If you are asking: is certain Item 19 data more important than other data? Absolutely. Not all financial performance data carries the same value to a prospective franchisee. An Item 19 that discloses the results of franchisee-owned operations is more useful to a prospective franchisee’s due diligence than an Item 19 that only shares the results of the franchisor/affiliate-owned operations. An Item 19 that discloses the results of multiple franchisees over multiple years is more useful than an Item 19 snapshot of the performance of one or two “pioneer” franchisees.
1851: What is the single largest legal mistake brands make?
Spandorf: Most mistakes that I see brands make are mistakes of business judgment. Classic examples include awarding franchises without properly vetting candidates; taking an undisciplined scattershot approach to selling franchises in any market with a willing candidate; awarding territories that are too big; giving franchisees rights of first refusal or first negotiation to expand before the franchisee has a track record of excellent performance with the rights they have; and imposing unrealistic multi-unit development obligations on franchisees even if franchisees eagerly accept them. None of these mistakes are true “legal” mistakes despite the fact that the franchisor’s poor judgment may lead to legal claims.
The biggest legal mistakes that I encounter involve franchise sales fraud.
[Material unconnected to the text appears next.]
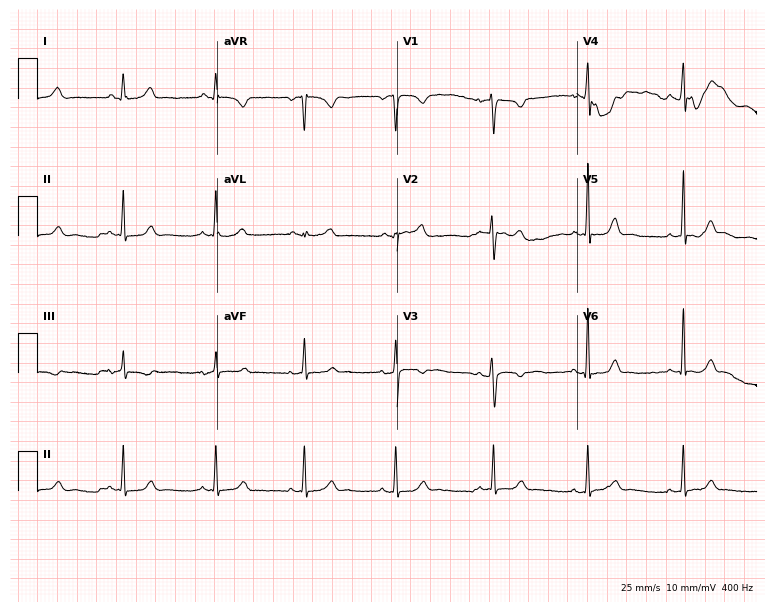
Resting 12-lead electrocardiogram. Patient: a 31-year-old woman. None of these six findings is recorded: first-degree AV block, right bundle branch block (RBBB), left bundle branch block (LBBB), sinus bradycardia, atrial fibrillation (AF), sinus tachycardia.

There are two prime areas: franchisor’s lowballing the initial investment cost to open and begin operating a franchised outlet (FDD Item 7), and presenting an FPR [financial performance representation] without a reasonable basis (typically too little operating history) (FDD Item 19). These mistakes are actionable even when a franchisor lacks an intent to deceive and is just sloppy in preparing its FDD since prospective franchisees are entitled to put their faith in these numbers.
I was recently engaged to advise an investor group that bought an organic, freshly-squeezed-to-order juice bar franchise and discovered shortly after they inked the franchise agreement that their franchisor had upended the business model by switching to pre-bottled juices. This is an example of a common franchisor mistake, believing that a contractual right to modify the operations manual unilaterally or exercise discretion gives them unbridled authority to pile on new fees or change the franchise model without regard to the magnitude of the change. Basic contract law requires mutual consent to modify contract rights materially. While divining materiality is neither simple nor easy, franchisors underestimate the legal and business ramifications when they assert their contract power without making a business case for change.
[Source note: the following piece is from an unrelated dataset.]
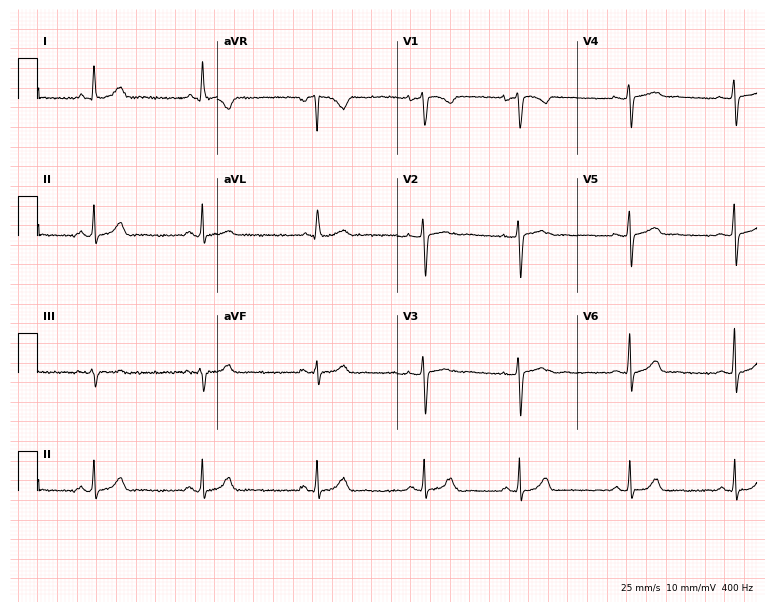
12-lead ECG from a female patient, 24 years old (7.3-second recording at 400 Hz). Recorded interpretation: within normal limits.

1851: How do you stand out as a franchise law firm?
Spandorf: As an AM LAW 100 law firm with multiple offices in the U.S., Davis Wright Tremaine offers franchising clients legal support in all areas of commercial practice. Not only does our deep, experienced franchise bench handle all aspects of domestic and international franchise regulatory, transactional and dispute resolution matters, but we stand apart from peer franchise law firms by being able to leverage the firm’s collective expertise in all areas of commercial law to deliver comprehensive legal support to franchise clients, from intellectual property, privacy and data security to food safety, M&A, corporate finance, liquor licensing, technology contracts, immigration, real estate, antitrust, advertising law and more.
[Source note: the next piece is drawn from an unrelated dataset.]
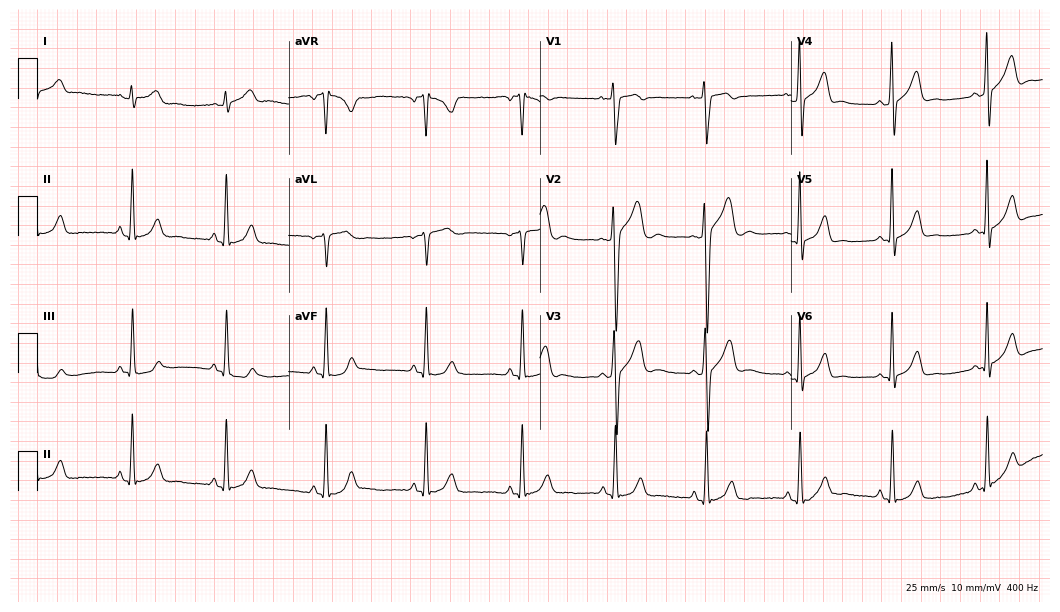
Standard 12-lead ECG recorded from a male, 22 years old. Read as a normal ECG.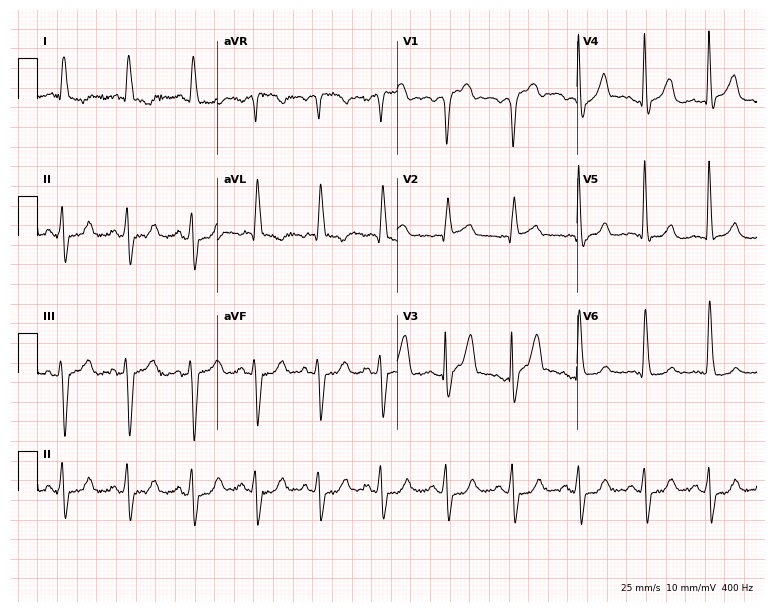
12-lead ECG from a 72-year-old man. No first-degree AV block, right bundle branch block, left bundle branch block, sinus bradycardia, atrial fibrillation or sinus tachycardia recorded for this tracing.

Few peer franchising firms can match our ability to seamlessly coordinate full-service legal support saving clients the inefficiencies of piecing together advice from multiple law firms. We proudly help franchisors in all stages of their development — from startups to mature public companies — and represent some of the largest franchisees in the United States in their expansion activities broadening our perspectives. We believe we are unmatched by peer firms in advising clients on the availability of licensing and distribution alternatives to franchising and in prosecuting and defending franchise status claims.
1851: What is the best business advice you have received in your career?
Spandorf: Get out from behind your desk and build networking relationships.